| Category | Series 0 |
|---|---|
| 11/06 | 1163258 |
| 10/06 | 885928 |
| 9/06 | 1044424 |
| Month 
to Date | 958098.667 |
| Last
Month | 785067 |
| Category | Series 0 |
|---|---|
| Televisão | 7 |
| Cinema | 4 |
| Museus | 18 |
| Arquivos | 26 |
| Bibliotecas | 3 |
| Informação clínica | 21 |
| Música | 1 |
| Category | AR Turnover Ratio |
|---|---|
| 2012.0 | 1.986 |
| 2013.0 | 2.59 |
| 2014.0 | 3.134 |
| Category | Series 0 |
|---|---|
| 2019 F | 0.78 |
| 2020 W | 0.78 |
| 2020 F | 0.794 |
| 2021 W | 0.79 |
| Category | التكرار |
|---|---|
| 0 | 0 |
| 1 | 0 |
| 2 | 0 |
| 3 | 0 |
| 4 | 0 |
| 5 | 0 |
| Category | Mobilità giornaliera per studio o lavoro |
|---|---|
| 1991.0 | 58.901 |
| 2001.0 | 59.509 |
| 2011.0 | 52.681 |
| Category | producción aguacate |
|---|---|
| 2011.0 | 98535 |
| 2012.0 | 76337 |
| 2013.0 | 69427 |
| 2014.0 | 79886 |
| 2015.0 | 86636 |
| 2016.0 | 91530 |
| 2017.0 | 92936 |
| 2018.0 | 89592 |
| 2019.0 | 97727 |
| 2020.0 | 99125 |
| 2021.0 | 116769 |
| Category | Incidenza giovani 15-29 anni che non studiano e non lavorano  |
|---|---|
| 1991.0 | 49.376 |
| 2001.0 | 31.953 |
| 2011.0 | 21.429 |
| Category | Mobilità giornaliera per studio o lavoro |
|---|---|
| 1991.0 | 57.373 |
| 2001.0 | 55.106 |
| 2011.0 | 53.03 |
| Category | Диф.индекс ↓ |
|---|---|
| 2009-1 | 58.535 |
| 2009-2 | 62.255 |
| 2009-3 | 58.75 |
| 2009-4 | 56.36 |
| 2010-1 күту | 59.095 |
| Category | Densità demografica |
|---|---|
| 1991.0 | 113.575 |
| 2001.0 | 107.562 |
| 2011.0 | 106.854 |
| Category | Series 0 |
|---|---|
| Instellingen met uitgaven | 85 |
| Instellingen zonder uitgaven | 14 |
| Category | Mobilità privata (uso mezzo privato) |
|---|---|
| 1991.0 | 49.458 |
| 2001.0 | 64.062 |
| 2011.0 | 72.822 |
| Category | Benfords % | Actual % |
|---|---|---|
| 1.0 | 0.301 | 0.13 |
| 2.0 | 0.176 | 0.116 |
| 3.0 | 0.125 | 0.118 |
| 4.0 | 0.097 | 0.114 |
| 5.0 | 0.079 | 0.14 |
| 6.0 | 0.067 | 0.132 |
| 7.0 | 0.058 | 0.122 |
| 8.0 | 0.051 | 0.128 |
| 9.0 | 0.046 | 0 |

+---+

* About this exercise
Output exactly the lines of the material above from the one containing "2013.0 | 2.59 |" up to and including the one containing "2001.0 | 107.562 |".

* Task output
| 2013.0 | 2.59 |
| 2014.0 | 3.134 |
| Category | Series 0 |
|---|---|
| 2019 F | 0.78 |
| 2020 W | 0.78 |
| 2020 F | 0.794 |
| 2021 W | 0.79 |
| Category | التكرار |
|---|---|
| 0 | 0 |
| 1 | 0 |
| 2 | 0 |
| 3 | 0 |
| 4 | 0 |
| 5 | 0 |
| Category | Mobilità giornaliera per studio o lavoro |
|---|---|
| 1991.0 | 58.901 |
| 2001.0 | 59.509 |
| 2011.0 | 52.681 |
| Category | producción aguacate |
|---|---|
| 2011.0 | 98535 |
| 2012.0 | 76337 |
| 2013.0 | 69427 |
| 2014.0 | 79886 |
| 2015.0 | 86636 |
| 2016.0 | 91530 |
| 2017.0 | 92936 |
| 2018.0 | 89592 |
| 2019.0 | 97727 |
| 2020.0 | 99125 |
| 2021.0 | 116769 |
| Category | Incidenza giovani 15-29 anni che non studiano e non lavorano  |
|---|---|
| 1991.0 | 49.376 |
| 2001.0 | 31.953 |
| 2011.0 | 21.429 |
| Category | Mobilità giornaliera per studio o lavoro |
|---|---|
| 1991.0 | 57.373 |
| 2001.0 | 55.106 |
| 2011.0 | 53.03 |
| Category | Диф.индекс ↓ |
|---|---|
| 2009-1 | 58.535 |
| 2009-2 | 62.255 |
| 2009-3 | 58.75 |
| 2009-4 | 56.36 |
| 2010-1 күту | 59.095 |
| Category | Densità demografica |
|---|---|
| 1991.0 | 113.575 |
| 2001.0 | 107.562 |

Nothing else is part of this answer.